5.1.8 ANNUAL GENERAL MEETING
The club shall hold its annual general meeting in November each year, when the committee will be elected and any changes to the constitution and/or subscription rates will be discussed and voted upon. The retiring chairman will report on the year and the treasurer will present the balance sheet. The accounts and the AGM agenda will be published in the magazine one month prior to the meeting. In addition to the AGM an extraordinary general meeting of the club may be called at any time providing that at least ten members make a written request to the chairman giving at least three weeks’ notice.
5.1.9 VOTING
The right of members to vote at/and attend the AGM is subject to them having paid the current year’s subscription. Voting at the AGM will normally take place by show of hands with any tied vote being determined by the chairman's casting vote. Voting rights are extended to include the partner of a member. Members may also vote by post providing that they notify the chairman seven days prior to the meeting.

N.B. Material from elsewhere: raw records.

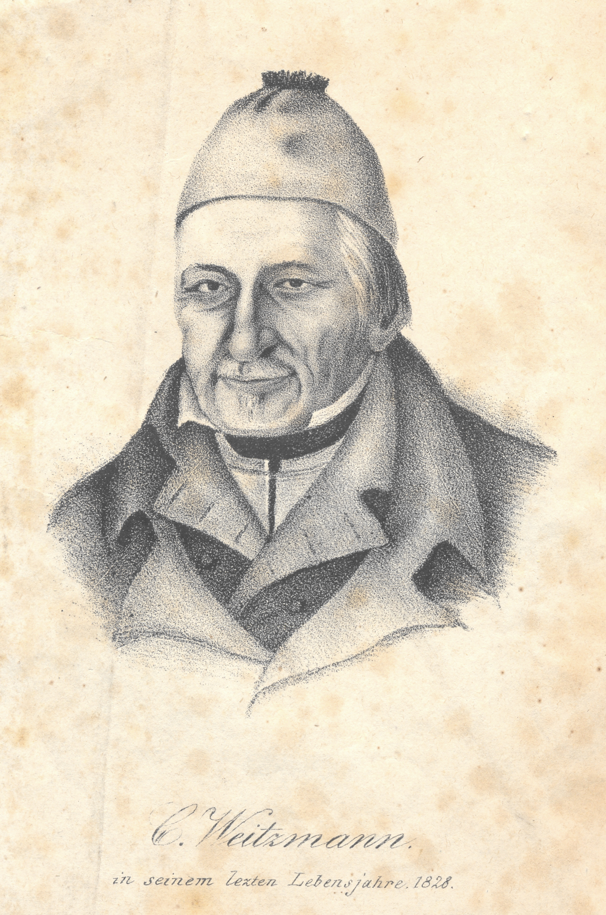 Carl Borromäus Weitzmann in seinem letzten Lebensjahre; aus: Auserlesene Gedichte, sowohl in reindeutscher als schwäbischer Mundart. Mit einer kurzen Biographie, seinem treuen Bildnisse und einer Wörter-Erklärung. Hrsg. von Friedrich Weitzmann. Stuttgart 1854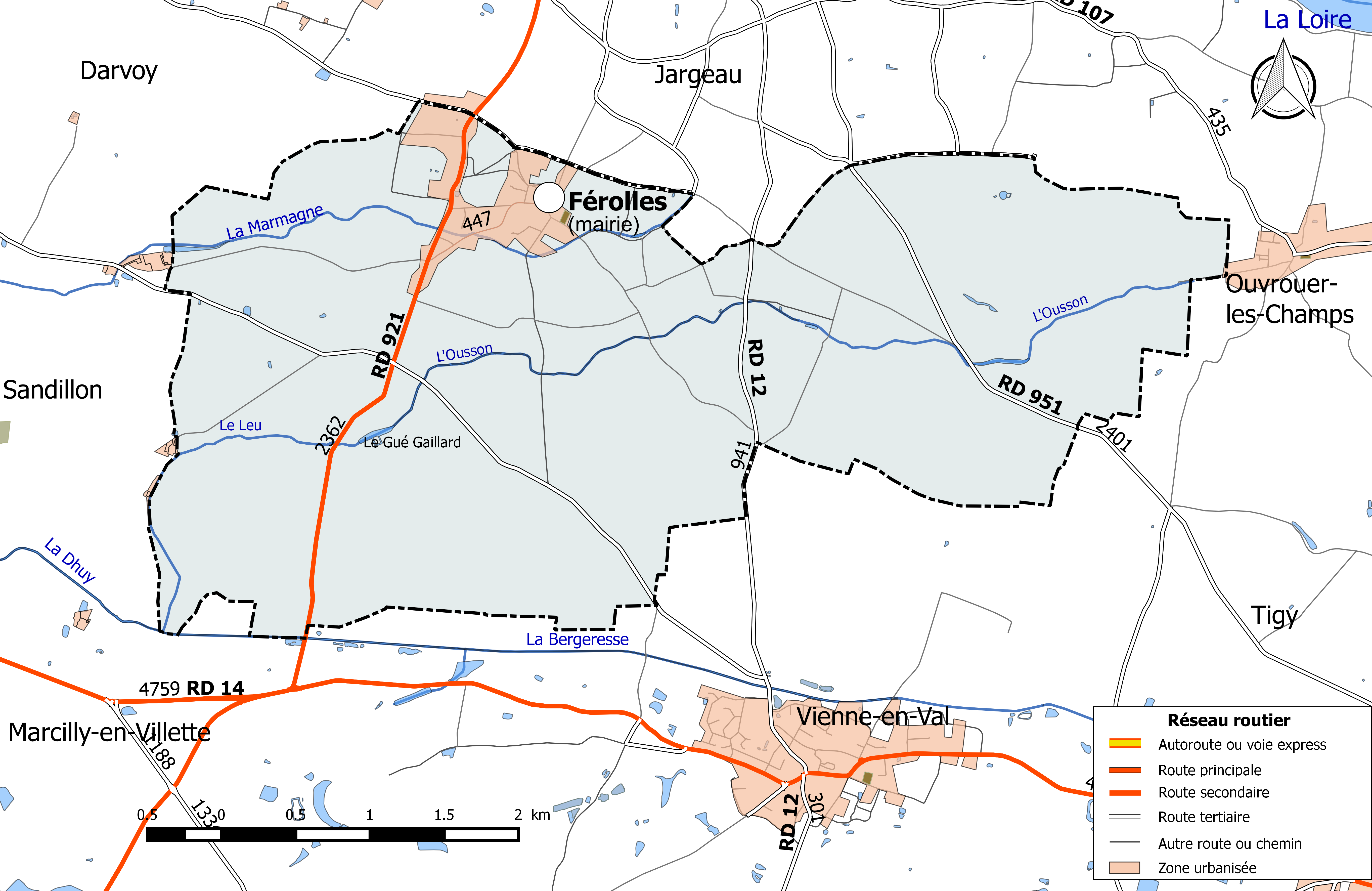 Carte du réseau routier de la commune de Férolles.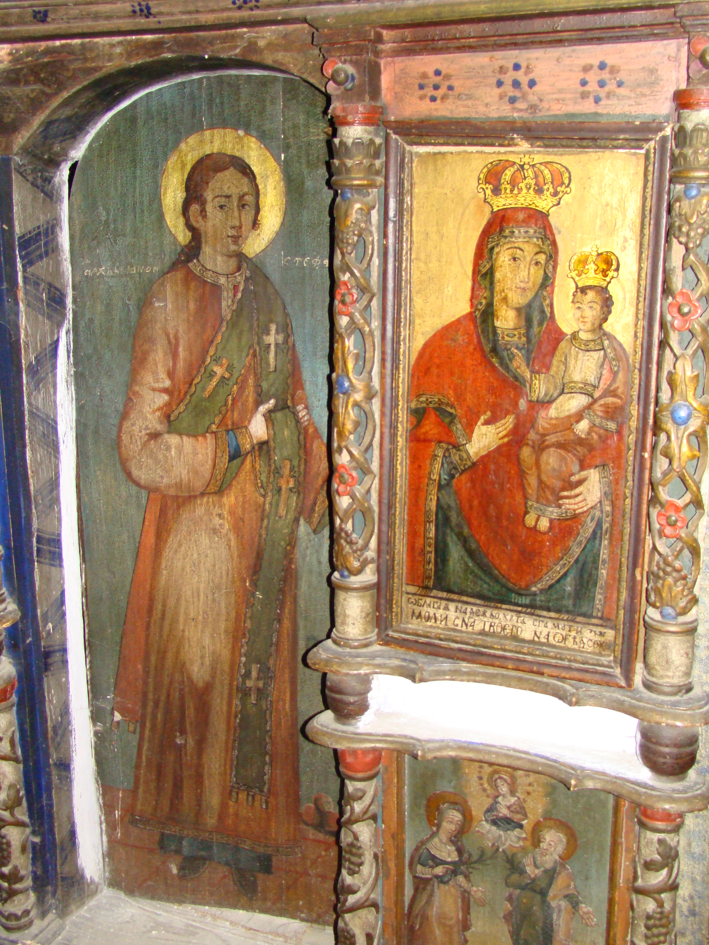 Biserica de lemn din Suplai-interioare

5.1.10 APPLICATION OF THE RULES
Members should abide by the rules contained in this document; any problems or disputes between members and/or the club should be referred to the Management Committee in writing.
5.1.11 EXPULSION FROM THE CLUB
Should the actions of a member be of such seriousness as to be detrimental, conflict with the interests of the club or bring into disrepute the good name of the club the circumstances will be investigated by a tribunal of Management Committee members (one of whom must be the chairman, unless he/she is personally involved ) and the result of that enquiry will be notified to the member in writing. If in the opinion of the Management Committee, after hearing both sides of the case, expulsion is warranted the member will also be informed of the committee's decision in writing. There will be no right of appeal.
5.1.12 USE OF THE CLUB NAME
No member may use the club name for the purpose of obtaining a pecuniary advantage. Neither shall the club name be used in any other connection without the express permission of the committee.
5.1.13 WINDING UP
In the event of the club ceasing to operate a minimum of sixty percent of all members entitled to vote may propose that the club and its affairs be wound up. This must be done at an extraordinary general meeting at which the proposal must be made. A vote will be called at that meeting and subject to a majority of those present agreeing the motion the club will cease to operate. in this eventuality all assets of the club are to be sold and the monies from these plus money held by the treasurer in bank accounts etc will be distributed equally to all members whose membership is current within these rules.